Si alza dalla sedia lentamente per non far male a Poldo e per non cadere. Le scarpe sono consumate e vuole finire di romperle prima di buttarle. Alla moglie dice rassicurandola che ne comprerà un paio quando saranno in città. Lei scuote la testa sicura che non lo farà prima che tutta la suola sia consumata. Per quel poco che lui si muove, lei non insiste oltre.

– Hai sentito le campane? Hanno suonato a “morto”.
– L’ho sentite. Mica sono sorda. Chi è morto? 
– Non lo so. Non vorrei che…
– Sante? 
– Ma no, è tornato a Roma da due giorni, me l’ha detto il postino. 
– Hanno fatto bene, sta male e se deve morire, meglio che lo faccia a casa sua.
– Casa sua sta qua. 
– Dai figli, Giovanni. Che noioso che sei. 
– Siamo nati qui ed io qui voglio morire.
– Va bene, ma per ora sei vivo. Chi è morto, allora?
– Tu sai tutto, con quella lingua. Com’è? Non hai parlato oggi con la tua amica?
– Parlo con Rosalba quanto voglio. 
– State sempre a chiacchierare… possibile che non sapete chi stava male? 
– Non so niente. Mi faccio i fatti miei.
– E allora perché al paese vi chiamano “lingue lunghe”?
– Fatti gli affari tuoi. 
– Io sì. Voi…
– Sei venuto tu a chiedere chi è morto. 
– Perché tu sai tutto.
– Prima ancora che muore?
– Eh, soprattutto prima che uno muore. 
– Come se non ho niente da fare.
– Ti dai da fare pure troppo, con la lingua. 
– Che cafone!
– A chiacchierare, per altro nemmeno mi ricordo più. 
– Sei un porco!
– Sei una pettegola!
– Nessuno è perfetto.
– Mi dai un bicchiere di vino?
– Ti fa male, poi muori.
– Almeno dopo hai tutto il tempo per parlare con Rosalba. 
– Porco, antipatico, cinico e…
– E rompiscatole. 
– Ecco. Non ti sopporto più.

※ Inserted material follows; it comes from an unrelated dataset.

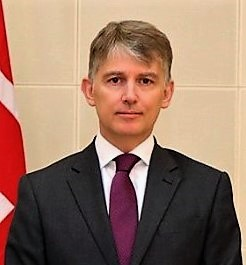 Präsident Francisco Guterres nimmt die Akkreditierung der neuen Botschafter in Osttimor entgegen: Finnland: Jari Sinkari Vereinigtes Königreich: Owen John Jenkins Polen: Beata Stoczynski Tetun: Prezidente Repúblika Francisco Guterres Lú Olo, ohin, simu karta kredensiál husi Embaixadór Finlandia, Jari Sinkari, Embaixadór Reinu Unidu, Owen John Jenkins, no Embaixadora Polónia, Beata Stoczynski atu hametin liután kooperasaun no amizade ho Timor-Leste.

Sempre a fare battute.
– Sono di spirito. Me lo passi il vino?
– Eccolo. Bevi, poi non voglio sapere niente se…
– Ma chi mi ammazza? Se non ci sei riuscita tu in quasi cinquant’anni.
– Non si sa mai. 
– Dopo ti mettono in prigione. 
– Mi riposo. 
– Dopo non puoi spettegolare con Rosalba.
– Ma perché ti sta antipatica?
– Sbagli. Mi sta simpatica. Almeno per un’ora sto tranquillo che non mi chiami. 
– Ma chi ti chiama.
– Perché non chiami Rosalba? Lei lo sa di sicuro chi è morto.
– Sei tremendo!
– Chiamala.
– Va bene, aspettami qui.
– E chi si muove?

Giovanni sa che sua moglie è una donna sensibile. Anche se non sembra, Cecilia è un tipo riservato, l’unica con cui si lascia andare è Rosalba, l’amica d’infanzia a Poggio Cancelli. Il suo cinismo aiuta la moglie a star allegra, dopo tanti dolori che la vita non le ha risparmiato, come stavolta. Giovanni lo sa che è morta Rosalba, Poldo lo ha svegliato ore prima quando ha visto le macchine davanti casa di Rosalba. Sua moglie riposava nel letto e non ha visto il movimento a casa dell’amica. Giovanni è cinico per poi tornare tenero quando la moglie tornerà in lacrime e non avrà più voglia di parlare. Solo allora l’abbraccerà e le racconterà di quanto anche lui volesse bene a Rosalba.